Post

Unleashing Parallelism: A Guide to Efficient Span Processing with SIMD and Threading in C#

Modern CPUs offer three types of parallel processing. This article outlines several steps for leveraging all three to process large data sets as efficiently as possible.

Base Implementation

To illustrate, let’s implement a method that adds elements from one span to corresponding elements of another span and stores the result in a destination span. This operation is commonly encountered when working with tensors, frequently used in deep learning.

1
2
3
4
5
6
static void For<T>(ReadOnlySpan<T> left, ReadOnlySpan<T> right, Span<T> destination)
    where T : struct, IAdditionOperators<T, T, T>
{
    for (var index = 0; index < left.Length; index++)
        destination[index] = left[index] + right[index];
}

This method employs a for loop to iterate over the spans and perform element-wise addition using generic math, allowing it to work with any scalar type.

For a deeper understanding of generic math, refer to my other article “Generic math in .NET”.

The method is named For so that its performance can be compared in the benchmarks to the next steps of the implementation.

Bounds Checking Elimination

By default, C# implements bounds checking to ensure that accesses to spans remain within their boundaries, thereby enhancing code robustness at the expense of performance.

Using SharpLab, we can observe that the assembly code genrated by the JIT compiler includes bounds checking to verify whether the index falls within the span’s bounds.
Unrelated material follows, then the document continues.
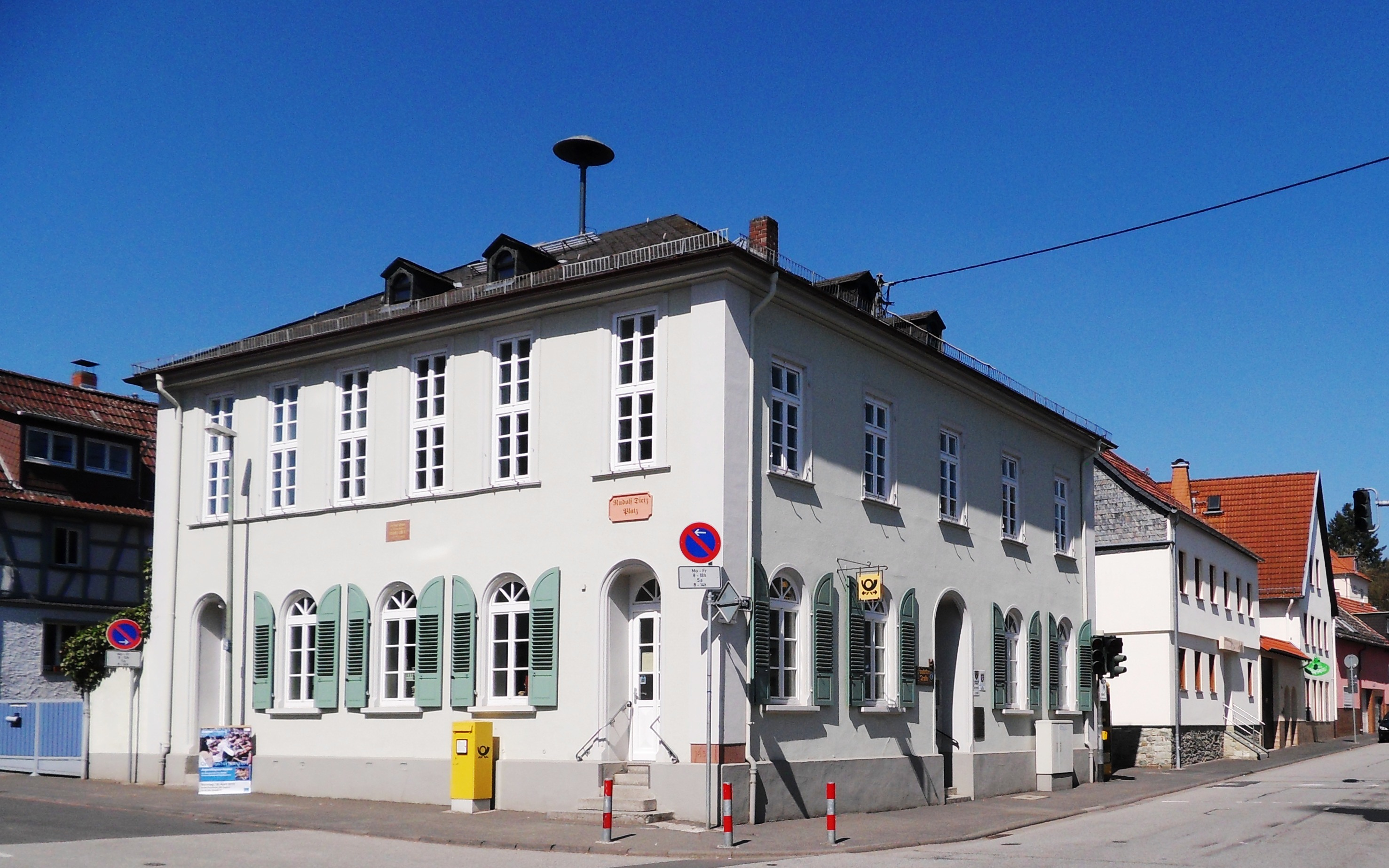 Rathaus in Wiesbaden-Naurod, Fondetter Straße, Sitz der Ortsverwaltung und Geburtshaus des Heimatdichters Rudolf Dietz. Blick von Süden.

If it exceeds the bounds, an exception is thrown.

1
2
3
4
5
6
7
8
9
10
11
12
13
14
15
16
17
18
19
20
21
22
23
24
25
26
27
L0000: push rsi
L0001: push rbx
L0002: sub rsp, 0x28
L0006: mov rax, [rcx]
L0009: mov ecx, [rcx+8]
L000c: xor r10d, r10d
L000f: test ecx, ecx
L0011: jle short L003c
L0013: cmp r10d, [r8+8]
L0017: jae short L0043 ;bounds check
L0019: mov r9, [r8]
L001c: mov r11d, r10d
L001f: mov ebx, [rax+r11*4]
L0023: cmp r10d, [rdx+8]
L0027: jae short L0043 ;bounds check
L0029: mov rsi, [rdx]
L002c: add ebx, [rsi+r11*4]
L0030: mov [r9+r11*4], ebx
L0034: inc r10d
L0037: cmp r10d, ecx
L003a: jl short L0013
L003c: add rsp, 0x28
L0040: pop rbx
L0041: pop rsi
L0042: ret
L0043: call 0x00007ff88e200da0 ;throws exception
L0048: int3

To manually eliminate bounds checking, we can use MemoryMarshal.GetReference() along with Unsafe.Add().

1
2
3
4
5
6
7
8
9
10
11
static void For_GetReference<T>(ReadOnlySpan<T> left, ReadOnlySpan<T> right, Span<T> destination)
    where T : struct, IAdditionOperators<T, T, T>
{
    ref var leftRef = ref MemoryMarshal.GetReference(left);
    ref var rightRef = ref MemoryMarshal.GetReference(right);
    ref var destinationRef = ref MemoryMarshal.GetReference(destination);

    var end = left.Length;
    for (var index = 0; index < end; index++)
        Unsafe.Add(ref destinationRef, index) = Unsafe.Add(ref leftRef, index) + Unsafe.Add(ref rightRef, index);
}

The method MemoryMarshal.GetReference() retrieves a reference to the start of the span. To access its elements, we use Unsafe.Add() with the index as the offset from the beginning.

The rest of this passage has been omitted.